I have written my State Legislators about this just this past week and have nothing back yet. But I believe SC should setup something like NC does at places like Ft Fisher, Carolina Beach around Wilmington and at the Outer Banks.

Maybe if everyone would send their local State Legislative Delegation an e-mail maybe we open something up. 

It would generate revenue as NC charges $10 a day or $40 for a full year at EACH of the beaches and would be a wonderful fall and winter tourist attraction to the Grand Strand and Charleston, Hilton Head.:fishing:


----------



## Big Worm (Mar 29, 2005)

WAAAAAAY too many people on our beaches on the grand strand. Never happen. I do believe you used to be able to drive on the beaches here.

They care about condos and filling them.


----------



## Fireline20 (Oct 2, 2007)

Big Worm said:


> WAAAAAAY too many people on our beaches on the grand strand. Never happen. I do believe you used to be able to drive on the beaches here.
> 
> They care about condos and filling them.

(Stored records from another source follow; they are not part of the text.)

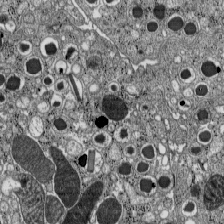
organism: C57BL Mouse
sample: Pancreatic islet
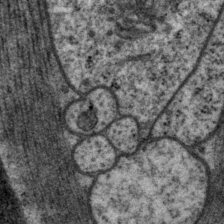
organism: P. pacificus
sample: Pharynx
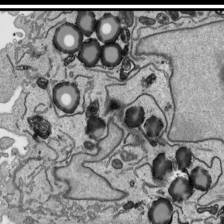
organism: Human
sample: Mitochondria in HCT116 cells
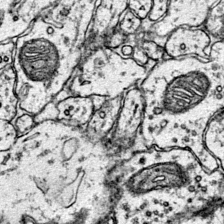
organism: Mouse
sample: Primary visual cortex
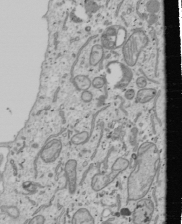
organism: Human
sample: Mitochondria in U2OS cells
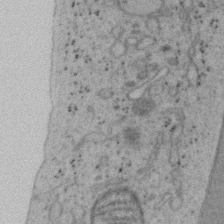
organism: Human
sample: HeLa cells
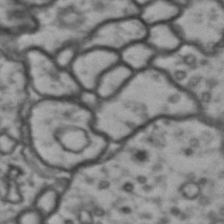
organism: Drosophila
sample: Brain
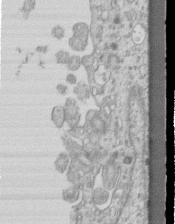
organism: Mouse
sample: Centriole in ependymal cells
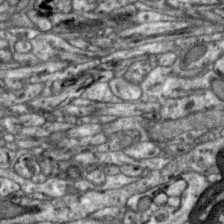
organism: Zebra finch
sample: Brain
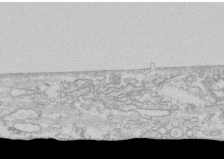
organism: Human
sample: CRL-1474
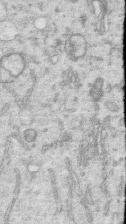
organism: Human
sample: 1205lu cells
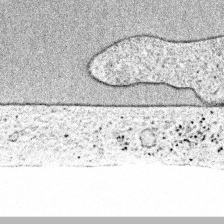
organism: Human
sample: HeLa cells
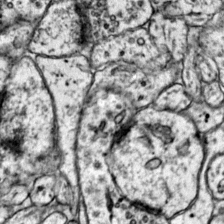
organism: Mouse
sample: Primary visual cortex
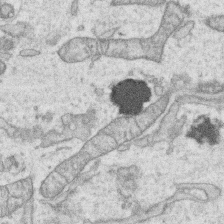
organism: Human
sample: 1205lu cells
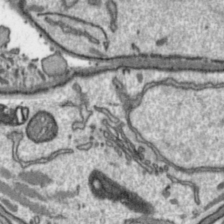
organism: Toxoplasma gondii
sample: Parasites in a vacuole inside a host cell
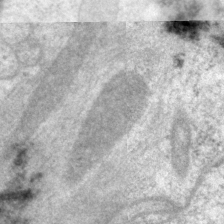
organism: P. pacificus
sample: Pharynx
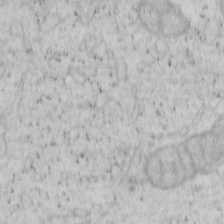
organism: Human
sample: HeLa cells
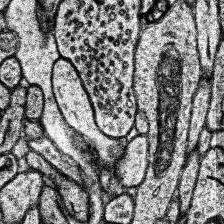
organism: Human
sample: Temporal Lobe
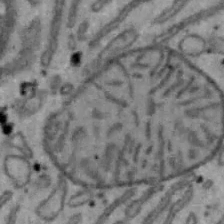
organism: Mouse
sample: Liver
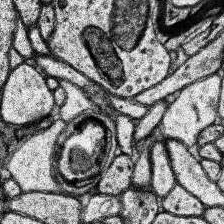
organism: Human
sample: Temporal Lobe
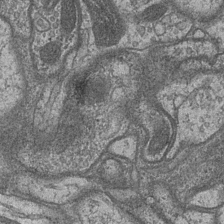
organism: Drosophila
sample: Optic medulla
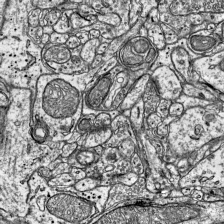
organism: Mouse
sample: Visual Cortex
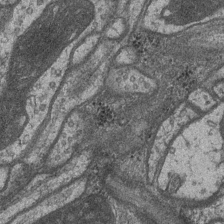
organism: Drosophila
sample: Optic medulla
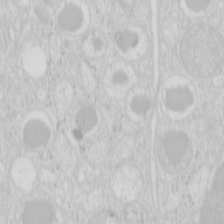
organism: Mouse
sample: Pancreas
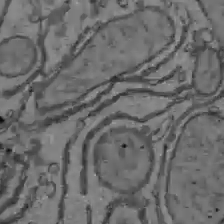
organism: C57BL Mouse
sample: Liver
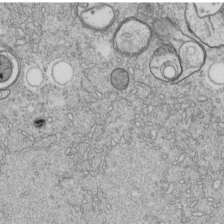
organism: C. elegans
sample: C. elegans embryo early stage
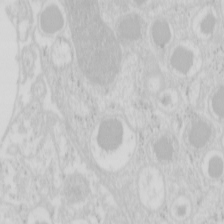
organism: Mouse
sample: Pancreas
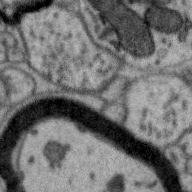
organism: Zebra finch
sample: Brain
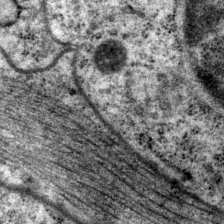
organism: P. pacificus
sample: Pharynx
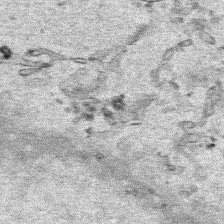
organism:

I agree that Myrtle, Garden City, etc would never allow it, but I am talking about MB State Park, Huntington Beach State Park and maybe down around Georgetown south to Charleston, and no cruising allowed, drive in setup and drive out and only in designated trails above high tide.


----------



## scsurffisher (Oct 29, 2005)

Sounds like a good idea to me. If everyone would respect the beach. Hard to find that these days...


----------



## aardvarkgraphix (Sep 30, 2005)

*driving on the beach*

way back when was LEGAL, set on the pier and saw it often. Have been on the beach myself in a vehicle, grant it I was a young fellow. BUT, even back then you had the guys that could not stay off the dunes, get stuck, fight it, spin, throw sand, and finally had to get pulled out by yet another spinning sand slinger. The beaches were a mess literally. Even if you tried to respect the beach there were to many ruts to drive sensible, unless you were the first after high tide. I agree to a certain extent, that it could that it could be controlled. The tourist season now extends well into the winter months and often year round. The more desolate beaches may be an option. Just some thoughts.


----------